Effects of impurity ions upon Cs recycling in a negative hydrogen ion source
Plasma surface interaction in a cesiated negative hydrogen (H$^-$) ion source determines the overall Cs consumption rate of the source. The Cs coverage on the plasma grid (PG) surface is reduced mainly by two mechanisms. The first mechanism is the removal of Cs from the PG by direct sputtering, or ion induced desorption. The second is the deposition of atoms that form a layer above the Cs covered low work function PG surface. The first mechanism associated with incoming ions removes some part of the loosely bound atoms on the surface to reduce the deposition rate. The second process also affects the first, because the PG surface contaminated with deposited atoms should result a Cs removal rate different from the original value of the condition with the half monolayer of Cs on top of the pure PG material.

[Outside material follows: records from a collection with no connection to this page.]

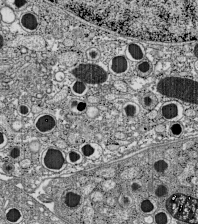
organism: C57BL Mouse
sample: Pancreatic islet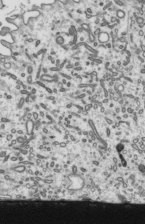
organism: Mouse
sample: Mouse epididymis efferent ductule cilia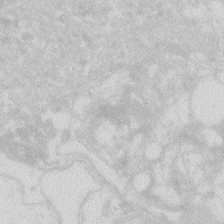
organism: Zebrafish
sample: Macrophage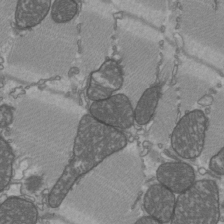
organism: C57BL Mouse
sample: Heart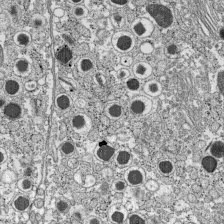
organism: C57BL Mouse
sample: Pancreatic islet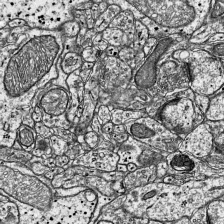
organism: Mouse
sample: Visual Cortex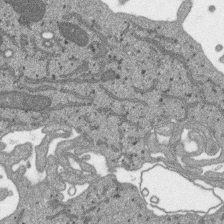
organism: Human
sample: Lung epithelial cells infected with SARS-CoV-2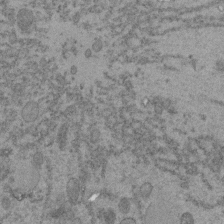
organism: C. elegans
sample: C. elegans embryo early stage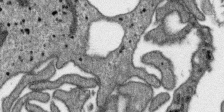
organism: Human
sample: Lung epithelial cells, uninfected (mock) control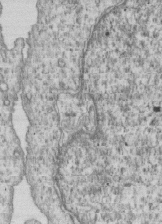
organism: Human
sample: MDA-MB-231 cells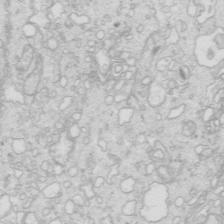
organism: Mouse
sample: Multiciliated cells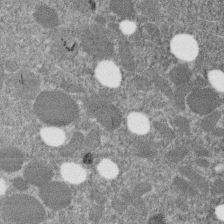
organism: C. elegans
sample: C. elegans embryo early stage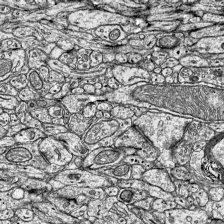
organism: Mouse
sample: Visual Cortex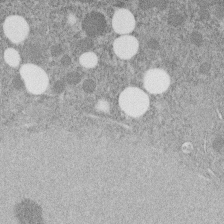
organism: C. elegans
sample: C. elegans embryo early stage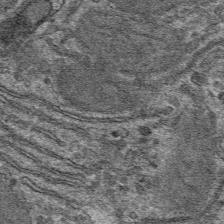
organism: Mouse
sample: Mouse hepatocytes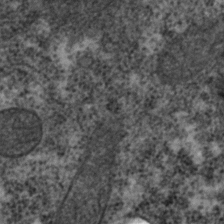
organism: C. elegans
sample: C. elegans embryo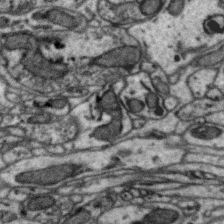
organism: Zebra finch
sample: Brain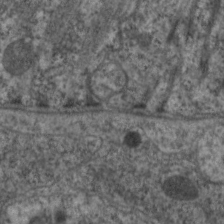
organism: C. elegans
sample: Pharynx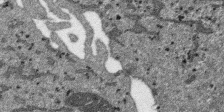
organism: Human
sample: Lung epithelial cells infected with SARS-CoV-2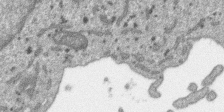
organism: Human
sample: Lung epithelial cells infected with SARS-CoV-2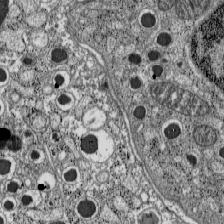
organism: C57BL Mouse
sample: Pancreatic islet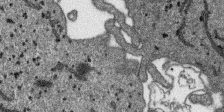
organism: Human
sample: Lung epithelial cells infected with SARS-CoV-2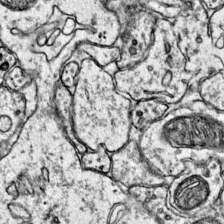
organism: Mouse
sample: Primary visual cortex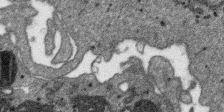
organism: Human
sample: Lung epithelial cells infected with SARS-CoV-2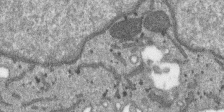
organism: Human
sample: Lung epithelial cells infected with SARS-CoV-2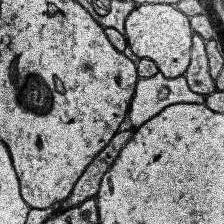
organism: Human
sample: Temporal Lobe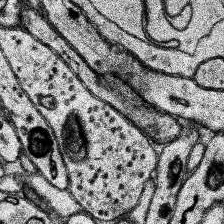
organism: Human
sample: Temporal Lobe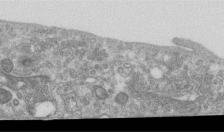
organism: Human
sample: Centriole in RPE cells

Removal rates of Cs atoms on PGs have been estimated using a collision cascade simulation code ACAT (Atomic Collisions in Amorphous Target). The code has predicted the enhanced removal of Cs by the interlayer of medium mass number elements between the bulk PG material and the Cs top layer. The simulation has to employ several assumptions that are too ideal as the PG surface condition of an actual ion source; the simulation does not take impurity effects into account. This paper attempts to study the contribution of the second process to the Cs recycling; how the incoming atoms and ions including those produced and transported in plasma modify the surface condition and change the Cs coverage on the PG. Lessons from tungsten filament driven arc discharge sources are compared with the simulation results, and the expected performance including Cs recycling of a RF H$^-$ source is discussed.